US Fed cuts interest rates once more, as uncertainties remain

US Fed cuts interest rates once more, as uncertainties remain

Following a two-day policy meeting, the central bank cut its benchmark interest rate to a target range of between 1.5% and 1.75%.

Treasuries weakened on the Fed's announcement, pushing the 10-year yield up slightly to 1.81 per cent from 1.80 per cent. Stocks were slightly higher and the US dollar gained. At the September meeting, the committee voted 7-3 for a rate cut. Less clear is where central bankers go from here amid signs the economy is slowing down.

The shift is "a clear sign that the Fed thinks it has done enough for now to achieve the mid-cycle adjustment in interest rates they believe is necessary to limit risks to the USA expansion from global developments", Brian Coulton, chief economist at Fitch Ratings, said.

Some worldwide tensions have eased since the Fed previously met in mid-September, which might suggest to some that further rate cuts are less necessary.

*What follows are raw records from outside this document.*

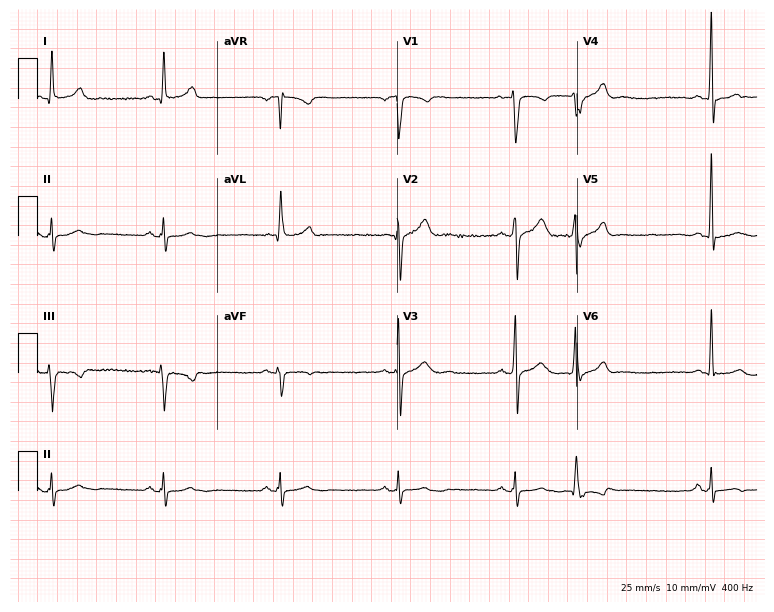
Resting 12-lead electrocardiogram (7.3-second recording at 400 Hz). Patient: a male, 51 years old. None of these six findings is recorded: first-degree AV block, right bundle branch block (RBBB), left bundle branch block (LBBB), sinus bradycardia, atrial fibrillation (AF), sinus tachycardia.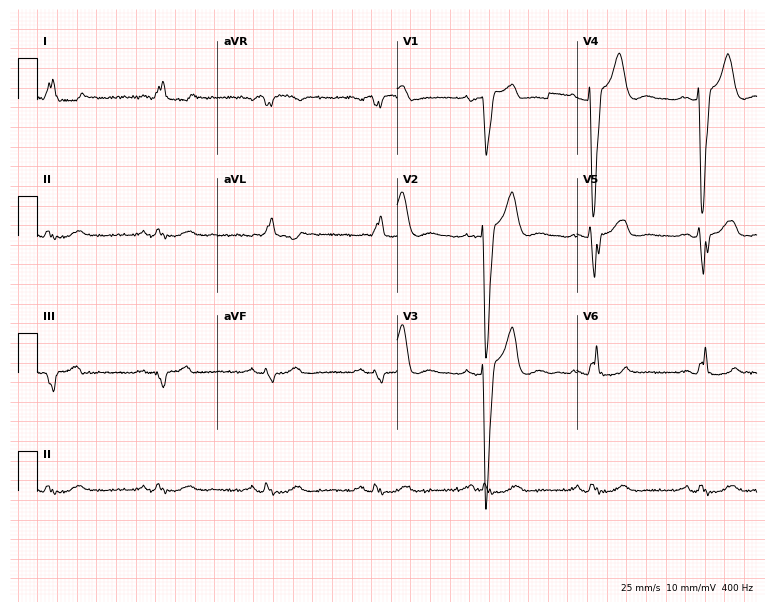
Resting 12-lead electrocardiogram. Patient: a 69-year-old male. The tracing shows left bundle branch block.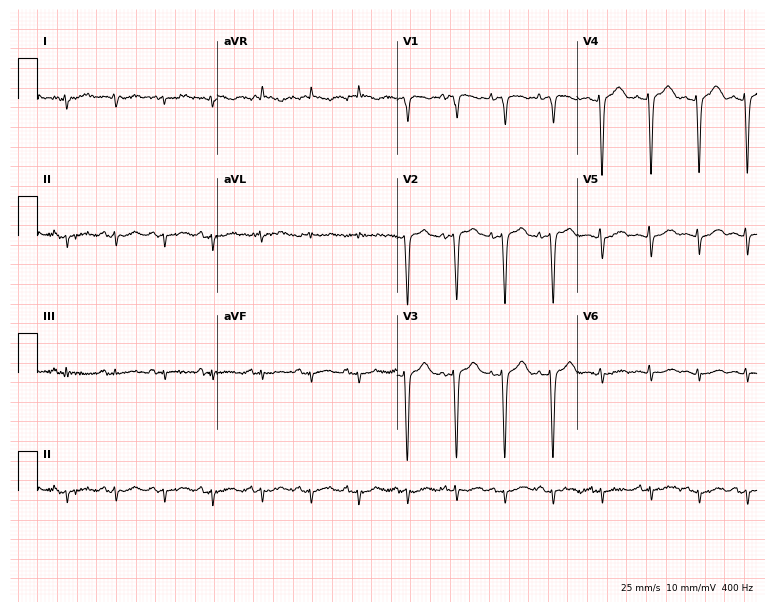
ECG — a 70-year-old woman. Findings include sinus tachycardia (a sinus rate of 100 beats per minute or more).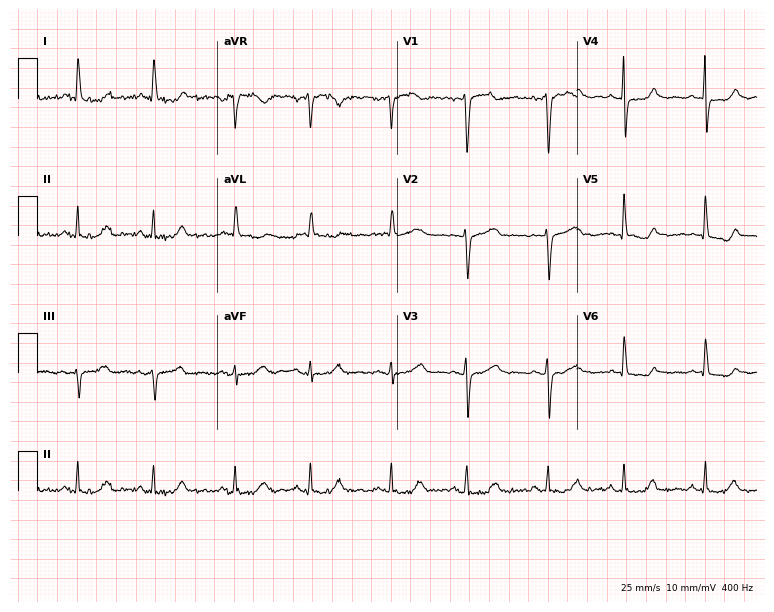
ECG — a 51-year-old woman. Screened for six findings — first-degree AV block, right bundle branch block (RBBB), left bundle branch block (LBBB), sinus bradycardia, atrial fibrillation (AF), sinus tachycardia — none is recorded.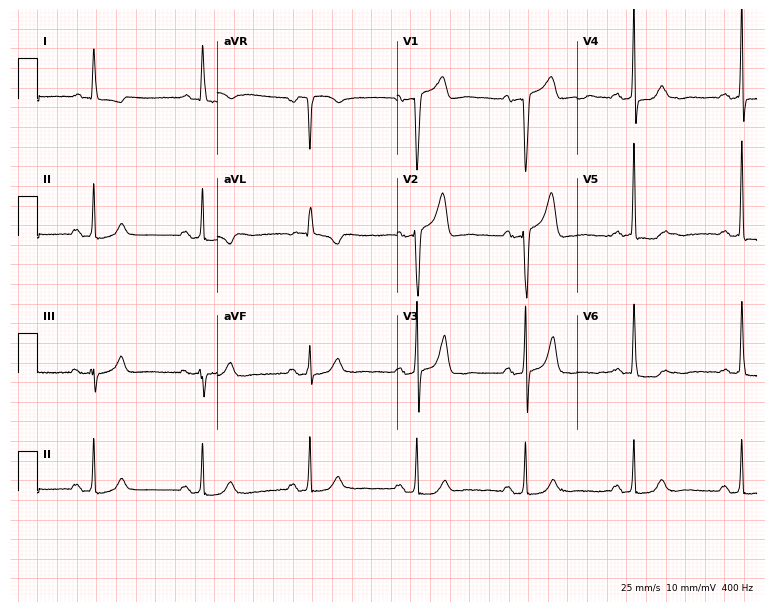
12-lead ECG (7.3-second recording at 400 Hz) from a man, 72 years old. Screened for six findings — first-degree AV block, right bundle branch block, left bundle branch block, sinus bradycardia, atrial fibrillation, sinus tachycardia — none is recorded.

The language used in FOMC statements is highly scrutinized by investors, with some analysts even quantifying the sentiment of certain phrases to predict future policy decisions.

Stocks climbed into the close following the Fed's expected 25-basis point rate cut and comments from Chairman Powell that suggested rates likely would hold steady for a while.

Paul Ashworth, the chief U.S. economist at Capital Economics, said the Fed was still likely to cut at its next meeting despite signalling it was adopting a wait-and-see approach. The US and China reached a temporary trade truce earlier this month and are working on a phase-one agreement. Trump has contrasted the Fed's actions unfavorably with central banks in Europe and Japan, which like slashed their charges into antagonistic territory.

President Trump and Wall Street are looking for signals of how much more the Fed will lower rates heading into the presidential election.

The governors are nominated by the US president, confirmed by the Senate, and serve 14-year terms.

Americans gash attend on spending at retail outlets and restaurants last month, a worrisome tag because individual spending is the main source of business growth.

The tariffs and retaliatory tariffs between the United States and China, the world's two largest economies, have also reduced U.S. exports.

Personal consumption expenditures, which account for more than two thirds of the overall economy, grew at an annual rate of 2.9 percent in the third quarter, lower than the 4.6 percent growth pace in the second quarter.

The economy is in its 11th year of expansion, fueled by consumer spending and a solid if slightly weakened job market.

The housing market has also improved, after slumping in 2018, thanks in part to the Fed's rate cuts.

For consumers, lower interest rates - which affect borrowing costs, including auto loan rates and 30-year-fixed mortgage rates - can mean thousands of dollars in savings.

Sales of existing homes have climbed, as have those of new homes.